Sequence Feature Extraction for Malware Family Analysis via Graph Neural Network
This work addresses malware family analysis for cybersecurity applications, presenting an incremental improvement by adapting graph neural networks to handle structured sequential data.
The paper tackles the problem of analyzing variable-length text-based API call sequences in malware by representing them as graphs and using an Attention Aware Graph Neural Network (AWGCN) to extract embeddings, resulting in improved classification performance over other classifiers on call-like datasets.
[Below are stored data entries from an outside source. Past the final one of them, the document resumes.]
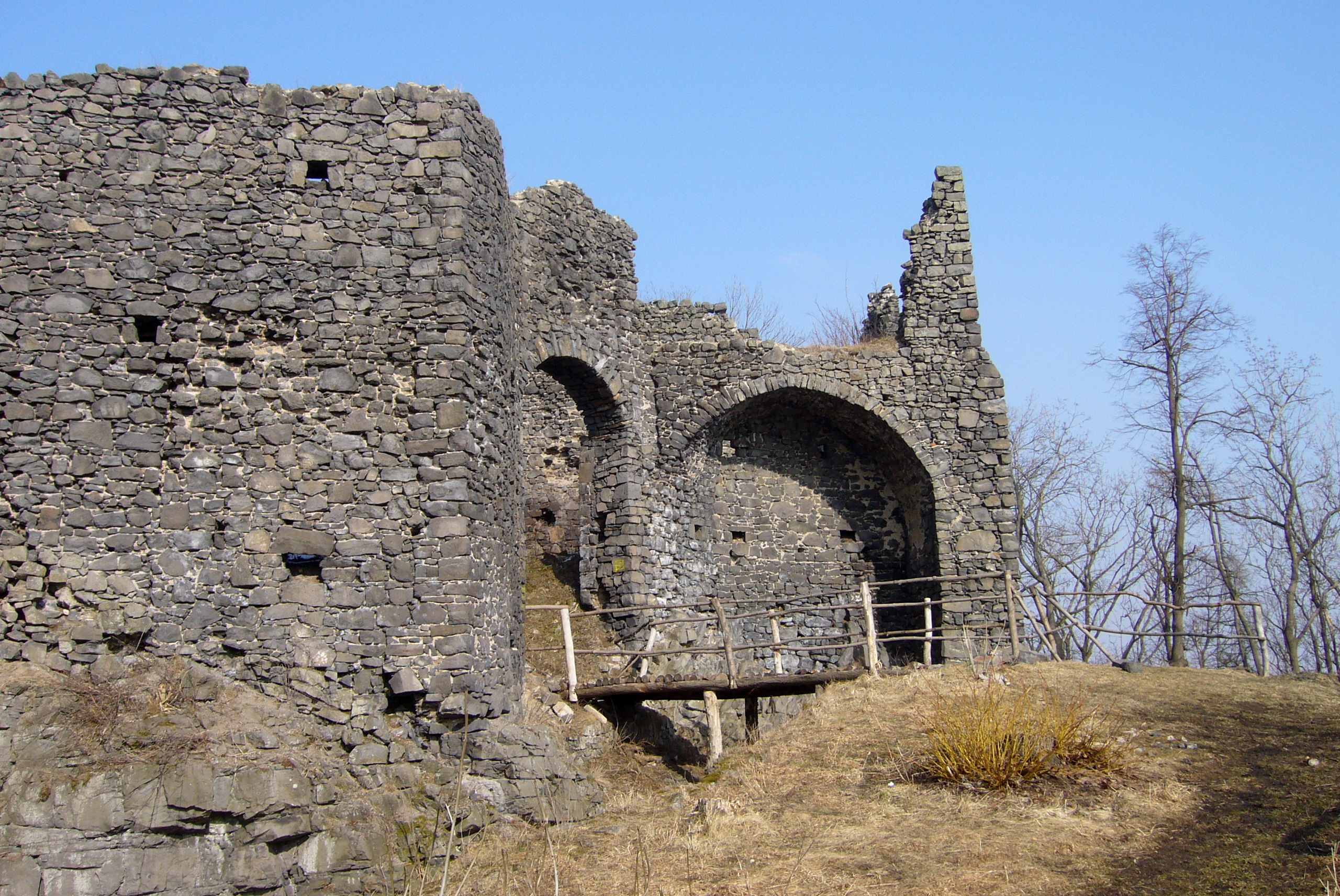 Hrad Šumburk - nálevkovitě rozšířený prostor před hlavní bránou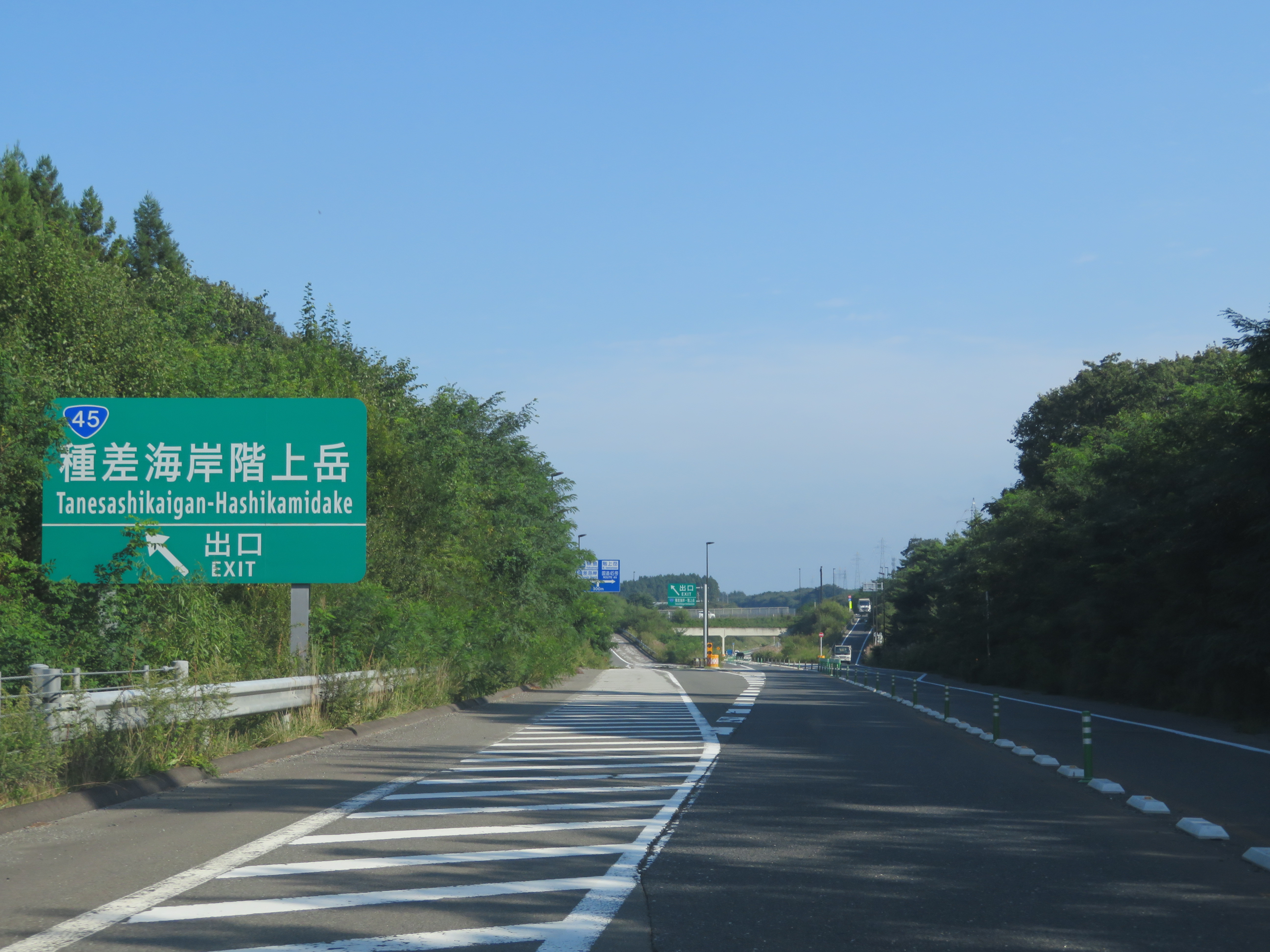 八戸久慈自動車道種差海岸階上岳インターチェンジ出口付近（八戸JCT方面側から撮影）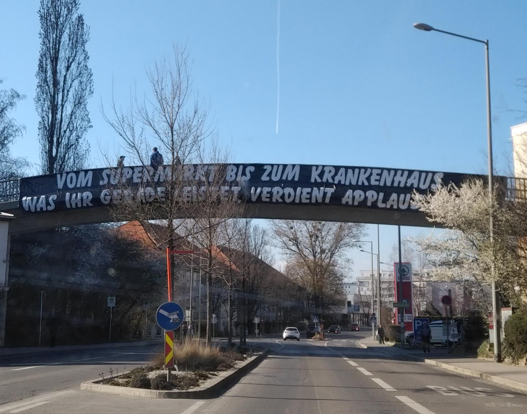 Transparent auf einer Fußgängerbrücke in Graz mit der Aufschrift "Vom Supermarkt bis zum Krankenhaus, was ihr gerade leistet, verdient Applaus!"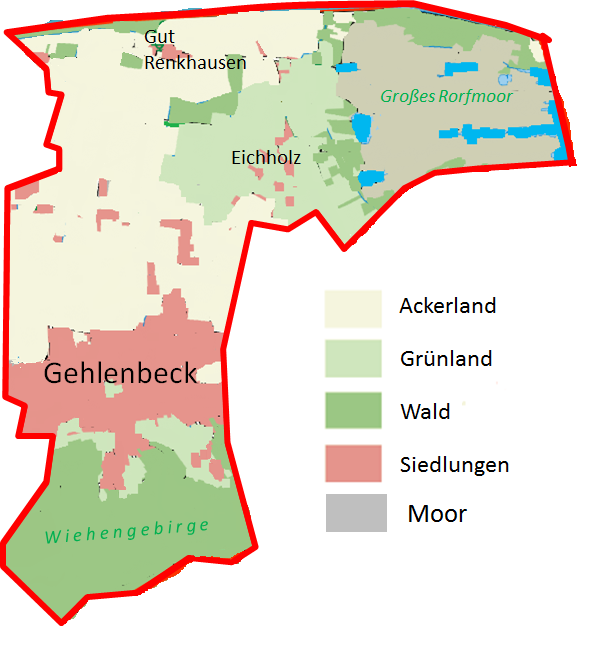 Bodennutzung Gehlenbecks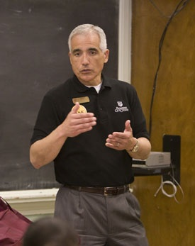 Mark Rocha in 2010.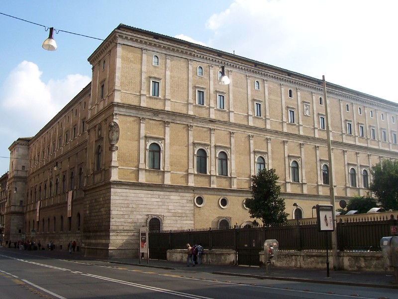 Roma - Palazzo della Cancelleria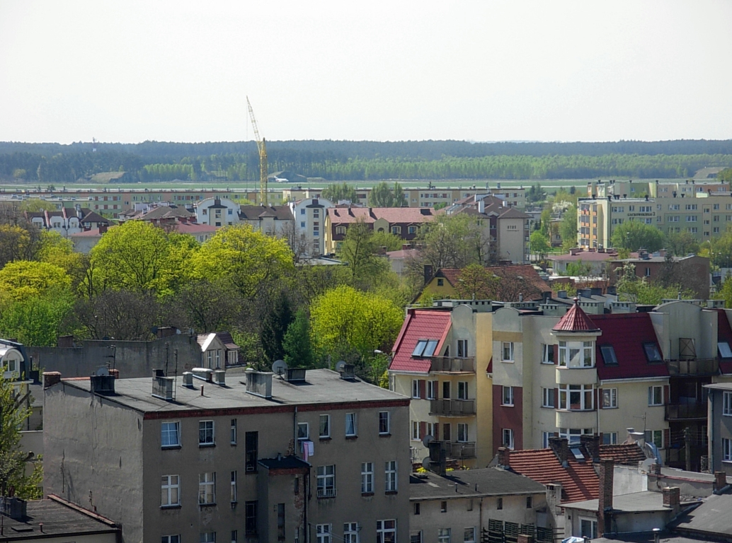 Widok z wieży ciśnień w Bydgoszczy w kierunku południowo-zachodnim (Górzyskowo)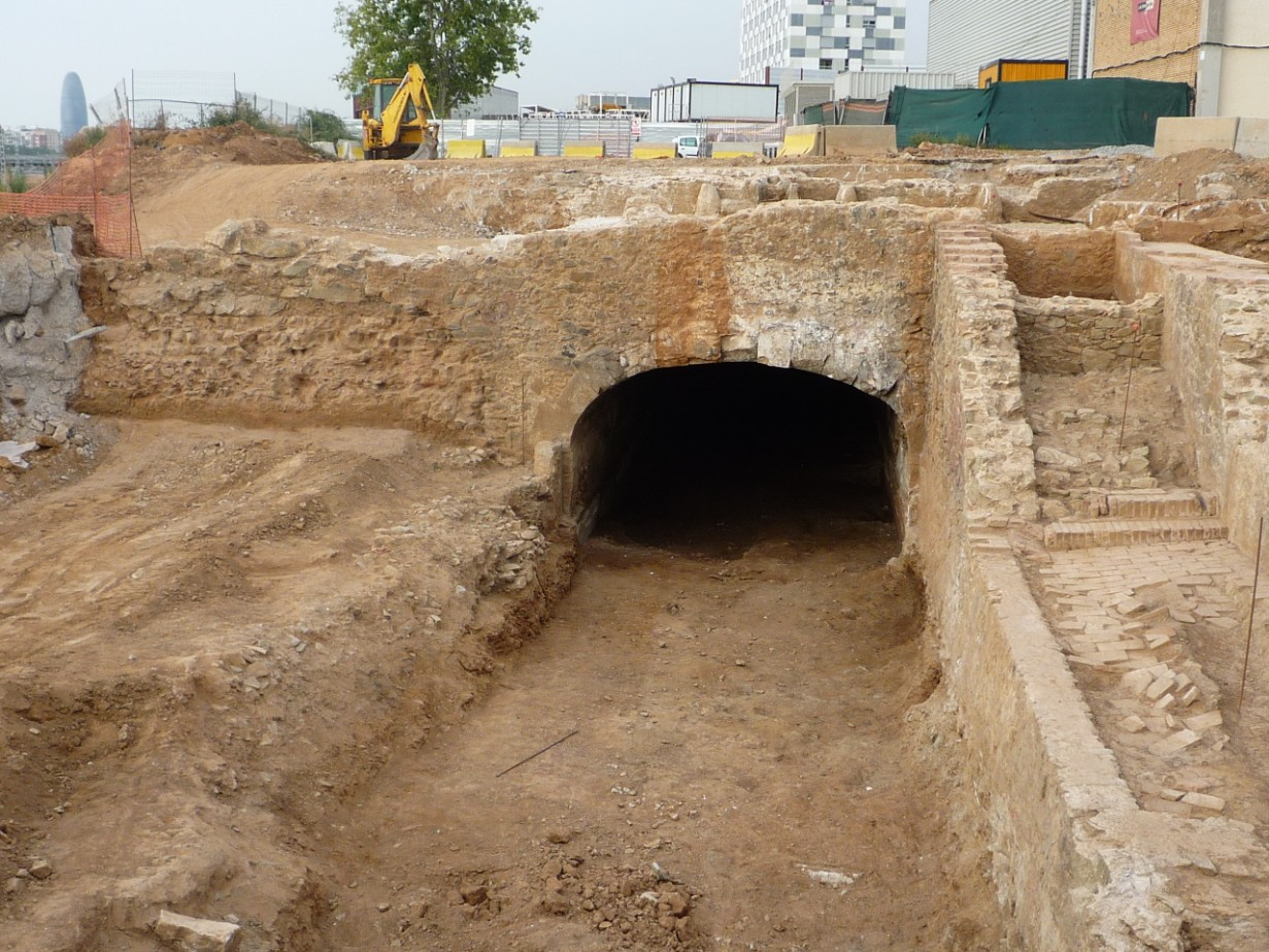 Vista frontal del pont del carrer de la Riera d'Horta que creua el Rec Comtal. Foto: Estíbaliz Monguiló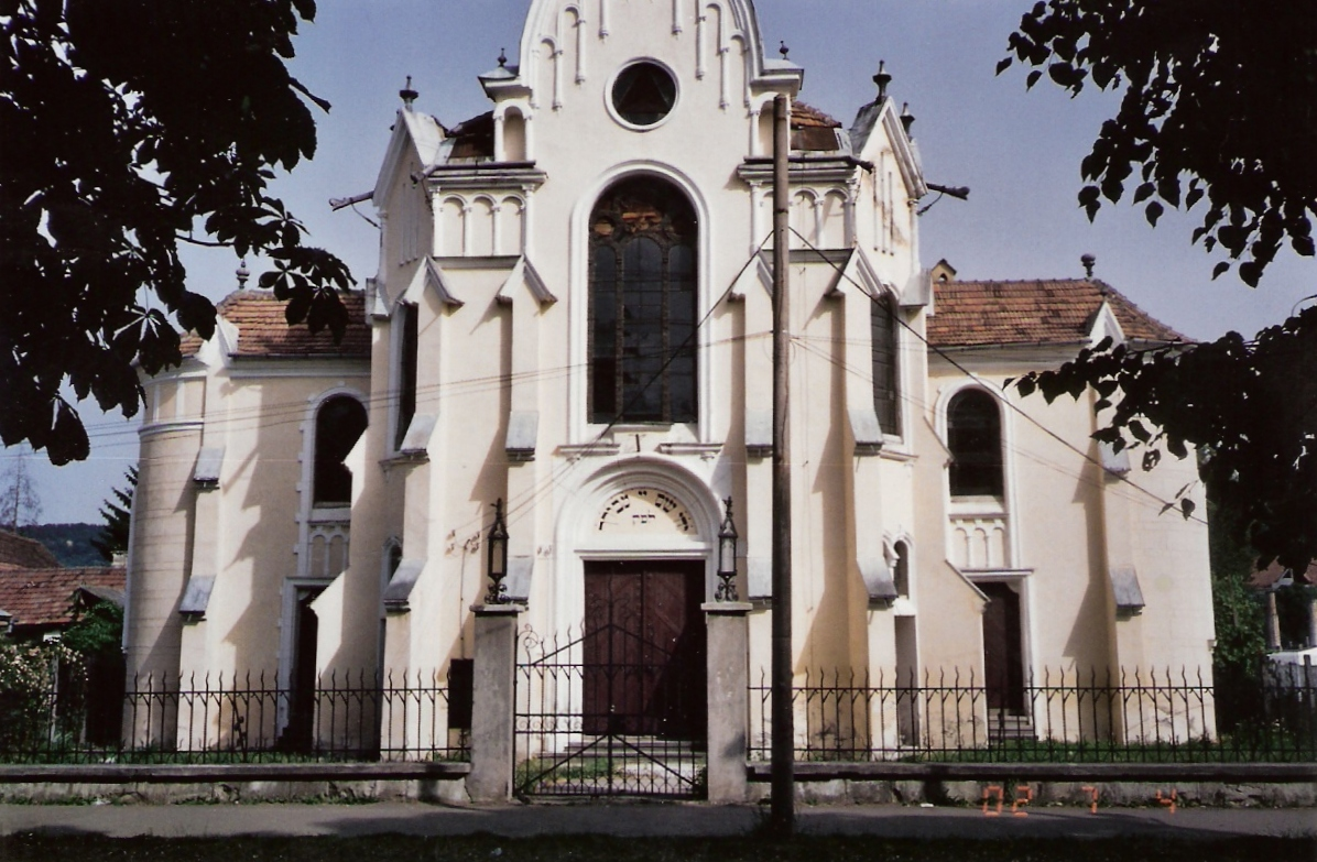 Synagogue in Bistriţa, Romania

Malicious software (malware) causes much harm to our devices and life. We are eager to understand the malware behavior and the threat it made. Most of the record files of malware are variable length and text-based files with time stamps, such as event log data and dynamic analysis profiles. Using the time stamps, we can sort such data into sequence-based data for the following analysis. However, dealing with the text-based sequences with variable lengths is difficult. In addition, unlike natural language text data, most sequential data in information security have specific properties and structure, such as loop, repeated call, noise, etc. To deeply analyze the API call sequences with their structure, we use graphs to represent the sequences, which can further investigate the information and structure, such as the Markov model. Therefore, we design and implement an Attention Aware Graph Neural Network (AWGCN) to analyze the API call sequences. Through AWGCN, we can obtain the sequence embeddings to analyze the behavior of the malware. Moreover, the classification experiment result shows that AWGCN outperforms other classifiers in the call-like datasets, and the embedding can further improve the classic model's performance.